Maximal closed subscheme stable under the action of a finite connected group scheme

Question

Let $k$ be a field of characteristic $p>0$, $X$ a smooth projective $k$-variety and $Y\subseteq X$ a closed irreducible subvariety. Let $G$ be a connected finite $k$-group scheme acting on $X$.

Does there exist a maximal closed subscheme $T$ of $Y$ stable under the action of $G$?

If $G$ is étale (and not connected), then I think one can define $T:=\bigcap_{g\in G}g(Y)$. In case $T$ exists, is there a similar description for it?

Answer 1

$\newcommand{\cO}{\mathcal{O}}$It seems that your formula for the etale case indeed gives the answer in general, if it is paraphrased in terms of rings of functions.

Consider the coaction map $\Delta:\cO_X\to \cO_X\otimes_k k[G]$ and denote by $I\subset\cO_X$ the ideal sheaf of $Y$. Pick a basis $e_1,\dots, e_n$ for $k[G]$ and let $J$ be the ideal sheaf whose sections on an affine open $U$ are defined by running over all sections $f\in I(U)$, writing $\Delta(f)=\sum f_i\otimes e_i$ and defining $J(U)$ as the $k[U]$-span of all the resulting $f_i$, for all possible $f$. This clearly does not depend on the choice of a basis (in the etale case your formula corresponds to choosing the basis consisting of indicator functions of elements of $G$). The ideal sheaf $J$ contains $I$ because $(\mathrm{id}\otimes e)\circ \Delta=\mathrm{id}$ where $e:k[G]\to k$ is the counit.

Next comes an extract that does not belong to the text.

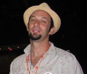 Katie Halper and Jeff Lieber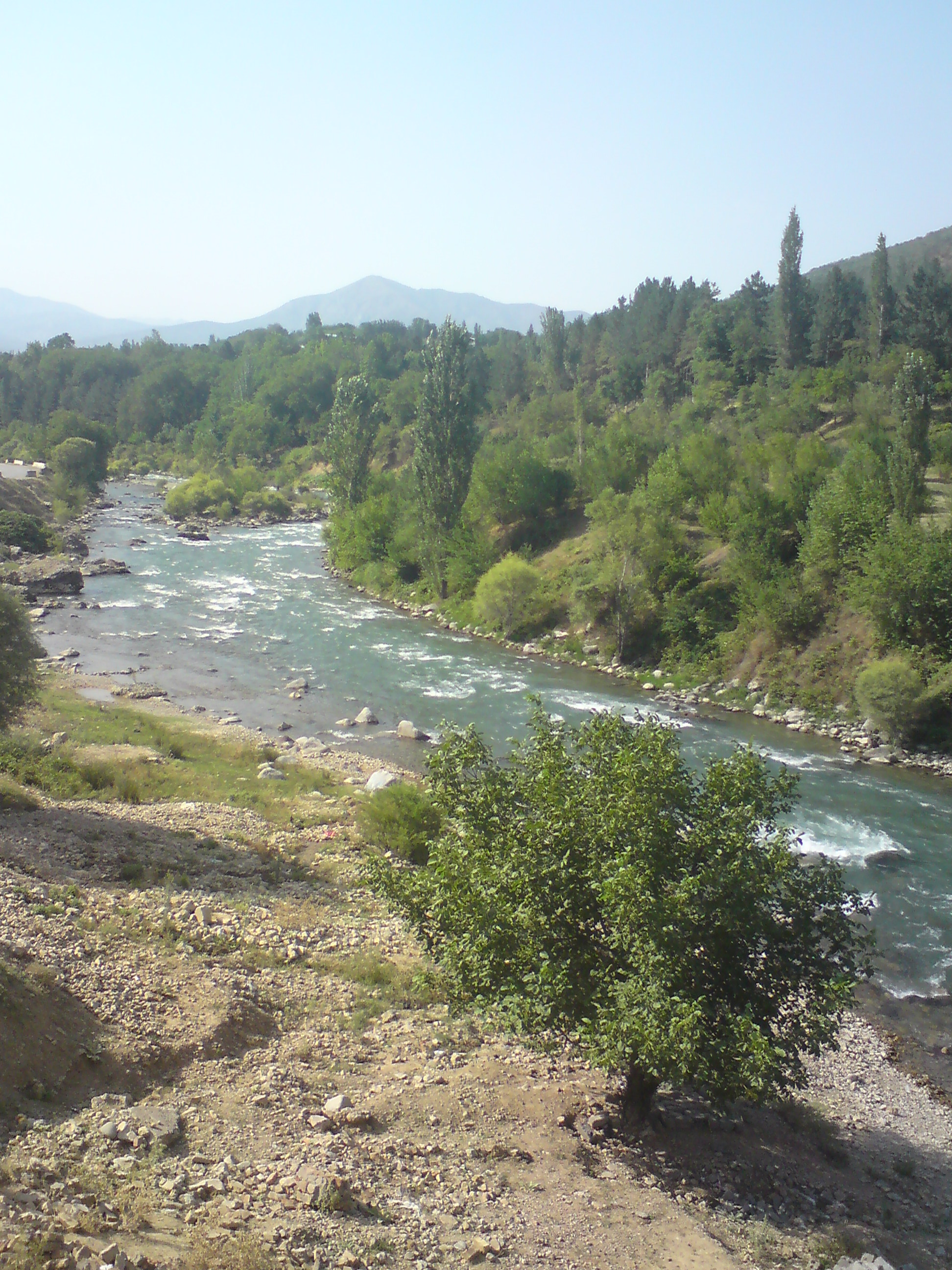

Lemma The subscheme $T\subset Y$ defined by $J$ is the maximal closed subscheme of $Y$ preserved by the action of $G$.

Proof. Firstly, the ideal sheaf $J$ satisfies $\Delta(J)\subset J\otimes k[G]$ because the composition $\cO_X\xrightarrow{\Delta}\cO_X\otimes k[G]\xrightarrow{\Delta\otimes\mathrm{id}}\cO_X\otimes k[G]\otimes k[G]$ is equal to $\cO_X\xrightarrow{\Delta}\cO_X\otimes k[G]\xrightarrow{\mathrm{id}\otimes m^*}\cO_X\otimes k[G]\otimes k[G]$ where $m^*$ is the comultiplication on $k[G]$ and the image of $I$ under the first composition contains $\Delta(J)\otimes k[G]$ while the second composition takes $I$ into $J\otimes k[G]\otimes k[G]$. Hence, $T$ is stable under the action of $G$.

Next, suppose that $M\supset I$ is another ideal sheaf such that $\Delta(M)\subset M\otimes k[G]$ (this is equivalent to the zero scheme of $M$ being stable under $G$). Then $\Delta(I)\subset M\otimes k[G]$, so $J\subset M$, by definition. That is, the zero locus of $M$ is contained in $T$.